Higher adsorption capacity compared to what? experiments? other simulations?
For the first, you need to make sure you use a reliable force field and a structure that corresponds to the experiments (taking inaccessibility for example into account). For the latter, you need to make sure you do the simulations exactly as published in the literature.

[sridhar]

Thanks for the reply,

I compared with the experiments and i want to make sure my force fields and input file are correct because in the warnings of each simulation it shows max 50 interactions are missing which are Eg: Zn_H_O, C1_C2_Zn etc.

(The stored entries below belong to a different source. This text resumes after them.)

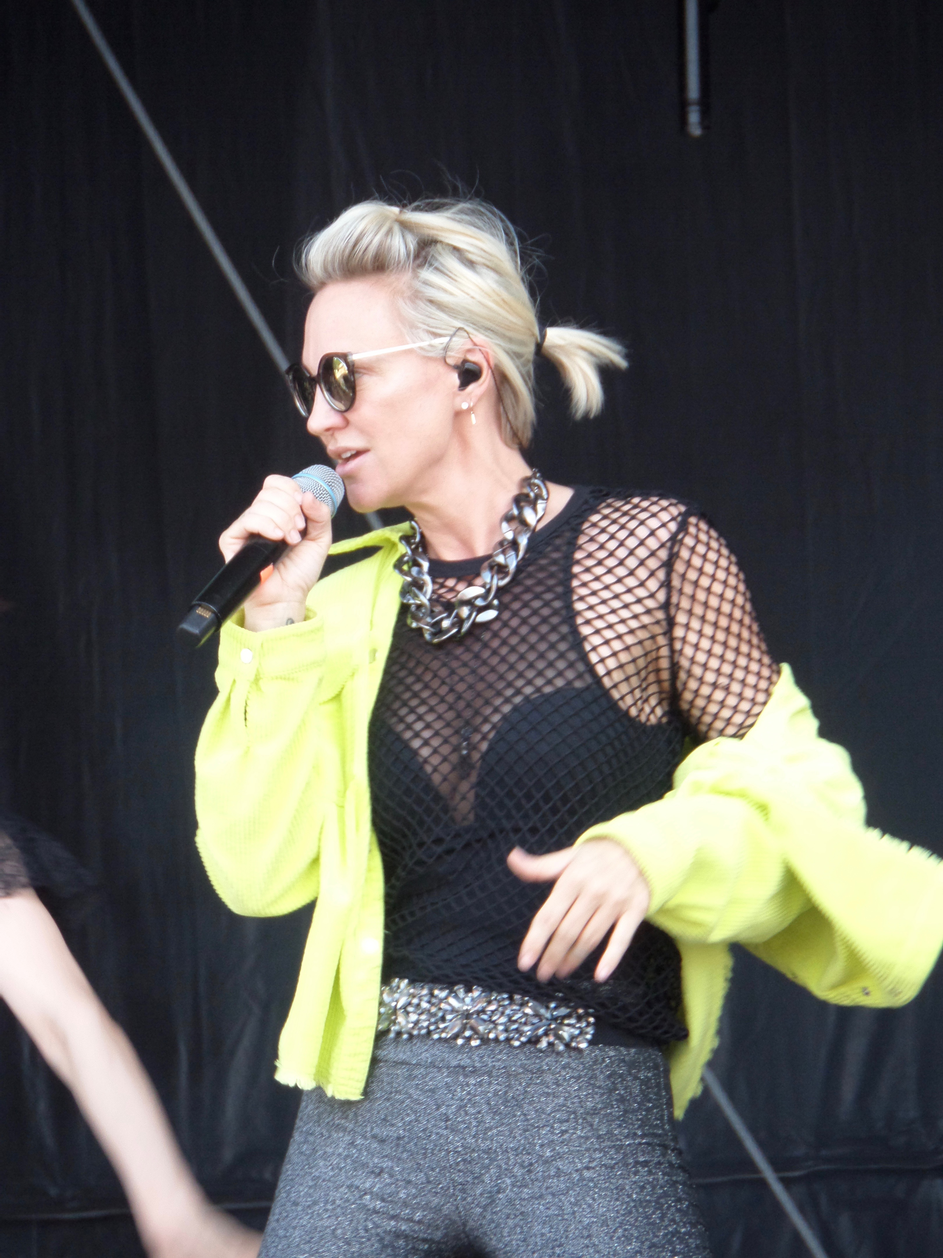 Kate Ryan bei 90er Live in Vechta
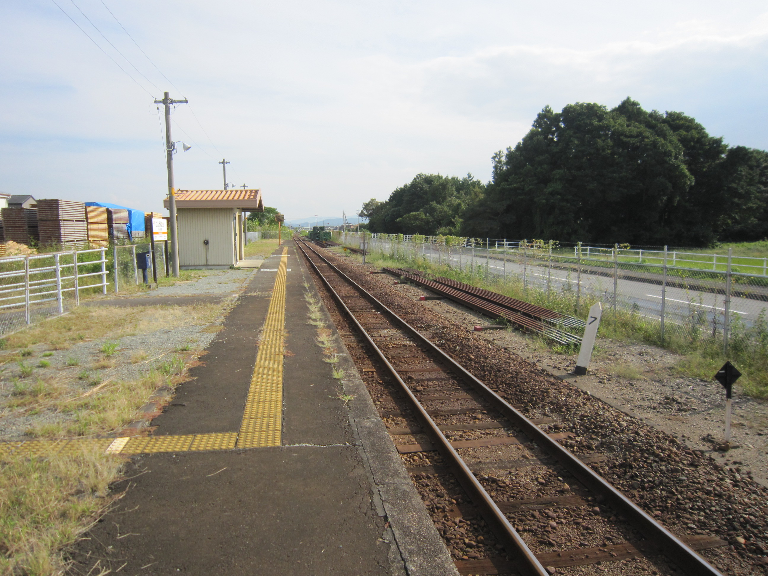 ホーム 投稿者撮影
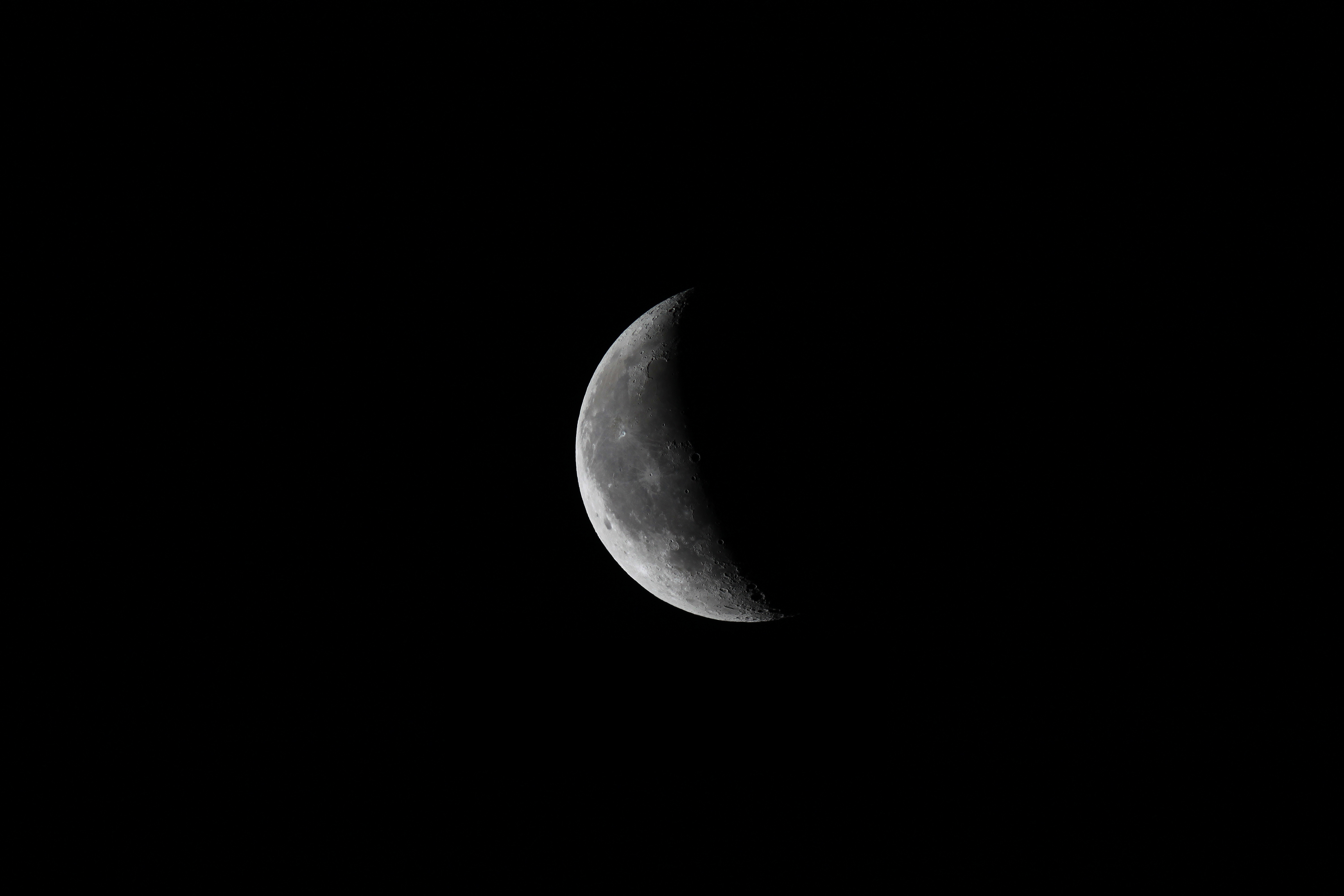 Photo de la lune prise à Iwuy (France, Nord) auteur:Jérôme Salez

Near 77K in the literature mentioned that quantum effects are considered to get accurate experimental results. Is it possible to include that in raspa?

[David Dubbeldam]

The forcefield and molecules present in RASPA are examples. For your system you need to define your own force field (for the adsorbate, the ZIF-8, and the cross-interactions). All relevant interactions needs to be defined.